PETALING JAYA: The Employees Provident Fund (EPF), which declared the lowest dividend in seven years, expects a better year ahead on the back of a more stable ringgit and recovery in the global economy.

The provident fund with RM704.27bil to manage, feels that the global economic numbers coming out this year are better compared to last year with more certainty in some major economies such as the US and China.

The fund feels that the election of Donald Trump as president has boosted the capital markets, there is more recovery in Europe and China’s economy is not likely to have a “hard landing”.

“We feel that this year would be a better year. Globally we are seeing better numbers,” said EPF chief executive officer Datuk Shahril Ridza Ridzuan when contacted.


On EPF’s performance for 2016, the 47-year old Shahril, who has been with the EPF since 2009 and heading it since August 2013, said that the provident fund held up well despite the tough year.

“This is the third consecutive year that Bursa Malaysia has closed in negative territory. Corporate earnings are also down,” he said.

Bursa Malaysia, where the EPF has significant investments, recorded a cumulative negative growth of 12% over three years since 2014.

As for corporate earnings, the provident fund expected the companies in FBM100 to see a decline in earnings of about 10% last year. So far about 50% of the 100 companies have reported their earnings and it is down by about 6% compared to 2015.

Because of the general decline in the value of stocks listed on Bursa, the EPF, as in accordance with its accounting standards, needed to mark-to-market the value of its investments. In this respect, the EPF recognised an impairment of RM8.17bil in its books for 2016 compared to RM3.07bil in 2015.

Had this impairment been smaller, the dividend declared would be higher as the EPF only declares dividend from realised income.

Shahril said that the provisions came mainly from EPF’s holdings in banks and oil and gas stocks.

“Banks were trading at historical low valuations of below book,” he said.

Banking stocks across the world saw a significant drop in their values because years of ultra low interest rate policy had eroded their margins. This, coupled with banks not allowed to undertake proprietary trading of stocks and bonds, caused valuations to drop significantly below the benchmark one-time book value.

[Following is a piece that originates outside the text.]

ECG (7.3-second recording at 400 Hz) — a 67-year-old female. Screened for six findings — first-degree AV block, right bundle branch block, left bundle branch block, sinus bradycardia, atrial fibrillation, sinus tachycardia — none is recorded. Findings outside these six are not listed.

Big names such as Deutsche Bank traded at less than 0.5 times book value last year.

Malaysian banks suffered a similar fate as global financial institutions. Last year it became a norm for banks to trade at less than 0.8 times book value.

However, this year banking stocks are back on vogue. From the US to Europe, institutional funds are buying banking stocks as they feel the low interest rate era was over and under President Donald Trump, the administration would be more friendly towards financial institutions.

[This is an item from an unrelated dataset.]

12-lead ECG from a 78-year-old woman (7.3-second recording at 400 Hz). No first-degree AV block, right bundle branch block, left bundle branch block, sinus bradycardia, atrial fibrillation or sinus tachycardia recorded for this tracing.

To a question, Shahril denied that the EPF’s dividend payout was impacted by its divestment of shares in Felda Global Ventures Bhd (FGV) or its subscription to bonds issued by 1Malaysia Development Bhd (1MDB).

He pointed out that the value of the provident fund’s investment in FGV was “very small” and did not have an impact on the performance of the fund last year.

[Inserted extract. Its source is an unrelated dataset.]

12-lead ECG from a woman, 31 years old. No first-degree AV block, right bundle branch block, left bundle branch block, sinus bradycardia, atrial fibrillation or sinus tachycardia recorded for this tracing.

In this respect, the EPF ceased to be a substantial shareholder of FGV, meaning its holding is less than 5%, in June 2015.

As for the bonds, Shahril said EPF only subscribed to RM200mil of 1MDB’s first issuance of RM5bil Islamic debt papers and it was fully guaranteed by the government.

Meanwhile CIMB Group Bhd group chief executive Tengku Datuk Seri Zafrul Aziz described EPF’s declaration of 5.7% dividend as commendable and reflective of EPF’s prudent management strategy.

“This is commendable given the tough investment climate both locally and globally and market uncertainties brought about by Brexit and Trump’s presidential election victory,” said Zafrul in a statement.

To be noted, in absolute amount, the EPF’s dividend payout for last year is more than 2014 even though the dividend declared is lower that the 6.75% declared in 2014.

EPF said in a statement on Saturday that this was because every 1% dividend in 2016 required RM6.51bil while in 2014 it was RM5.43bil. The payout required for every 1% has been growing at 9.5% annually since 2001 in tandem with the growing number of members’ savings, it said.